Objective To evaluate the apparent diffusion coefficient (ADC) of parenehyma and necrosis in distinguishing among metastatic lymph nodes, lymphoma and tuberculous lymph nodes. Methods Thirty-six patients with cervical lymph nodes metastasis from the head and neck squamous cell carcinomas,19 patients with lymphoma and 23 patients with lymph nodes tuberculosis underwent diffusion-weighted imaging. The ADC values were measured and compared in parenchyma and necrosis of 177 lymph nodes confirmed by histopathology (n = 114) and clinical follow-up (n = 63). The means between two groups were compared by t-test, and one-way analysis of variance (one-way ANOVA) was used to analyze the data among three or more groups. Results The mean ADC values of parenchyma in metastatic nodes, lymphoma and tuberculous nodes were (0.93±0.16) × 10-3mm2/s, (0.64±0.13) × 10-3mm2/s and (1.01±0.11) ×10 -3 mm2/s respectively (F = 82.928, P < 0.01) ; the ADC values of necrosis in metastatic and tuberculous nodes were (2.02 ± 0. 36) × 10-3 mm2/s and (1.25 ± 0.15) × 10-3 mm2/s respectively (t = 12.045, P <0.01).
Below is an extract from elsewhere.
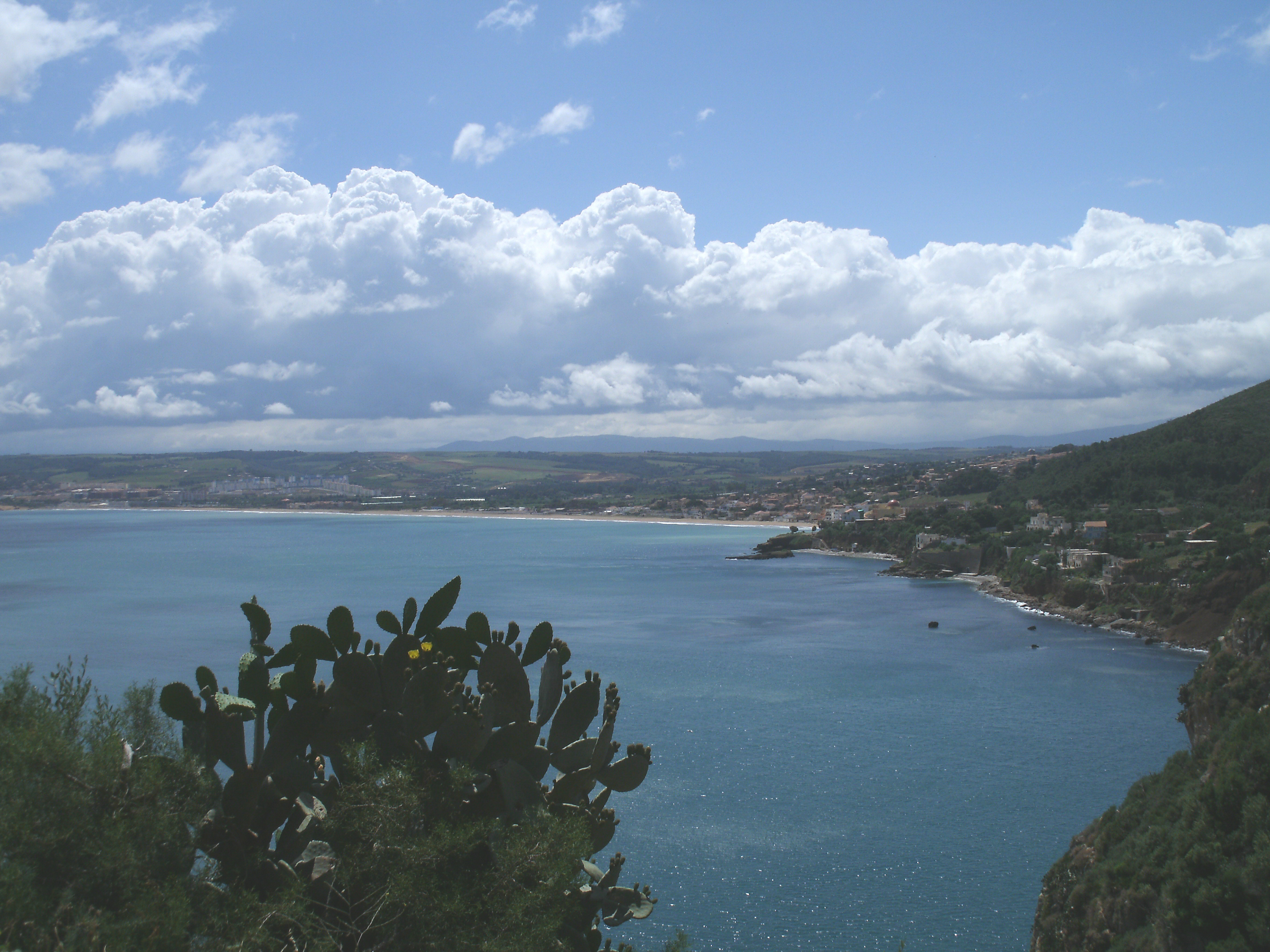 La plage du mont Chenoua — vue du Cap Chenoua, Tipasa.

An ADC value of parenchyma lower than or equal to 0.77 × 10 -3mm2/s was used as the threshold for lymphoma, with a sensitivity 83% and specificity of 89%. An ADC value of necrotic area greater than or equal to 1.60 × 103mm2/s was used as the threshold for metastatic nodes, with a sensitivity of 88% and specificity of 100%. Conclusion The ADC value of lymph nodes, especially for their internal necrotic areas, can help judge the nature of the cervical lymph nodes.